Data Security in Machine Learning

The Fourth Industrial Revolution is commencing. The fourth installment of the revolution is marked by technology that blurs the line between human and machine and its most sought-after commodity is data. Therefore, data security and privacy are of the utmost concern in the digital economy.

The developments in Machine Learning (ML) are rapid, and the opportunities that this technology creates are wonderous. The rapidity of recent breakthroughs has no precedent, historically and is impacting almost every industry and encounter. Smart technologies are operating in our homes (Alexa, Amazon Echo etc) and in our cars (think Tesla), they are customising our online shopping experiences (Amazon), and soon in store (with facial recognition technology), they are supporting our military and our infrastructure, our agriculture and our financial services. Technology is shaping almost every aspect of human experience. Technology is interacting with, and learning from, the people with which it is intermingling.

But our love of technology also comes at a price. The more of it we adopt, the more we are vulnerable to cyber attacks. ML utilises data to teach its systems, and the better the learning data is, the more accurate the results are. Clean and reliable data is a valuable commodity, but the sheer amount of it makes it also an easy target, but while it must be remembered that cyberattack agents are a constant and real threat, this doesn’t mean that AI technologies are unsafe. They just require a heightened level of data security.

Fighting fire with fire

The best way to protect data privacy and an organisation’s network is by utilising the power of ML. In other words, matching the technology that the opponent is using.

Cybersecurity strategies that employ ML can monitor big data for anomalies. ML models can be trained on “good data” meaning data that shows how the network should be operating. When data does not fit into this ideal, the system is quick to recognise and flag the issue.

Many cyber-attacks begin with a phishing scheme, where sensitive information is stolen through malicious emails or other communication and it is human error that lets the threat agent enter. ML systems can learn from and adapt to, human behaviour. The continuous user feedback that the system gains, helps it to watch for flags and recognise breaches far faster than non-NL security measures.

Limiting the attack surface is a fundamental security practice.

It involves restricting access, employing layered defences and placing smart monitors at each point of weakness in a system.
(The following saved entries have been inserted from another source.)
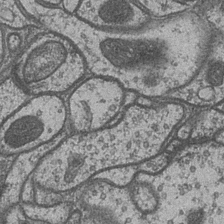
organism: Drosophila
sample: Optic medulla
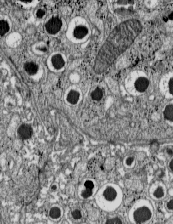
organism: C57BL Mouse
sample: Pancreatic islet
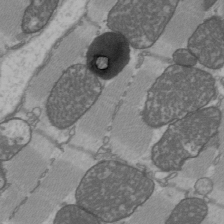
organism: C57BL Mouse
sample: Heart
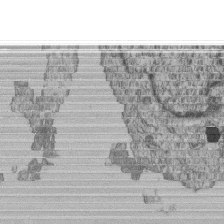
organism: Human
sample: MDA-MB-231 cells
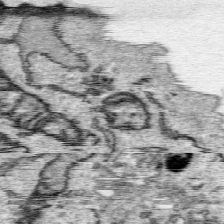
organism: Human
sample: HeLa cells
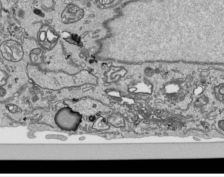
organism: Human
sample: Mitochondria in HCT116 cells
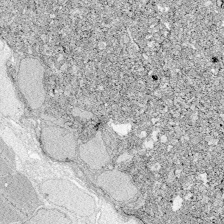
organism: Zebrafish
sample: Whole-Brain
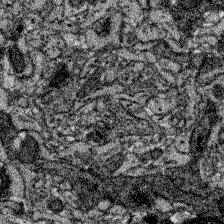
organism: Zebrafish
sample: Larval olfactory bulb
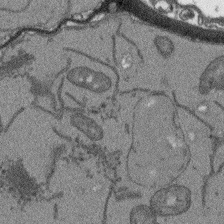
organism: Arabidopsis thaliana
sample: Root tip
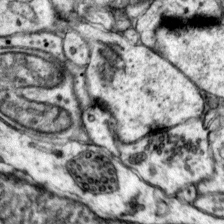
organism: Mouse
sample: Primary visual cortex
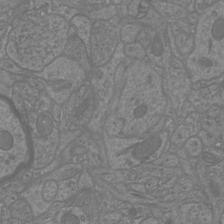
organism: Mouse
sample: Cortical neurons
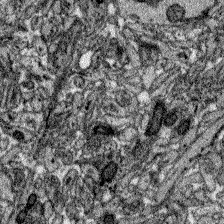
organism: Zebrafish
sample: Larval olfactory bulb
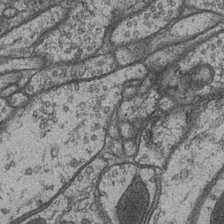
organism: Drosophila
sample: Optic medulla
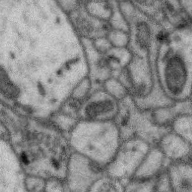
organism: Zebra finch
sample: Brain

An attack surface is a summation of all the different points of entry (attack vectors) or unwanted vulnerabilities that a hacker can get data out of, or get malware into, inside a software environ. By shrinking attack surfaces you are looking for a needle in a few pieces of hay instead of inside of a haystack.

ML, when used to support good cybersecurity practices, helps to shrink the attack surface.

Reducing the amount of time an adversary has inside your system to carry out a cyber attack is another good way to reduce the attack surface.

Limiting infiltration time involves the continuous monitoring of an organisation’s data.

Having an automated cybersecurity detection system based on taught ML models means a faster, more efficient response to a breach. At its best, it can interact with the threat agent and lure them away from valuable assets, create a duplicate environment and trap them in it.

Getting educated about cybersecurity

Technology is constantly trying to keep up with the blackhats and vice versa, but the best cyber defence is still educations. According to Varonis, 71% of cyberattacks begin with spear-phishing emails, where the weakest link in defence is always a human. Through proper education on safe cyber-security practices, we can decrease the amount of successful phishing attacks.

Cyber-education should be mandatory for every employee, and should also include executives, who are often targets for “whaling” scams. Whaling is spear phishing geared towards the executive branch who have access to privileged data and corporate funds. A portion of the lessons on cyber hygiene should be teaching employees, through phishing simulation exercises, how to identify indicators of phishing and whaling schemes and what they should do if they receive one.


To truly stay on top of the game we need to bring out the big guns. Educate our employees to work as a line of defence, as well as employ the best cyber security technologies out there. The benefits that Machine Learning will bring to humanity far outweigh the potential detriments to data security and privacy, but it is essential to understand any threats involved. With companies relying on technology more and more, the potential attack surface is growing, but fighting fire with fire is possible when ML technologies are employed to monitor and react to the most sophisticated attacks out there.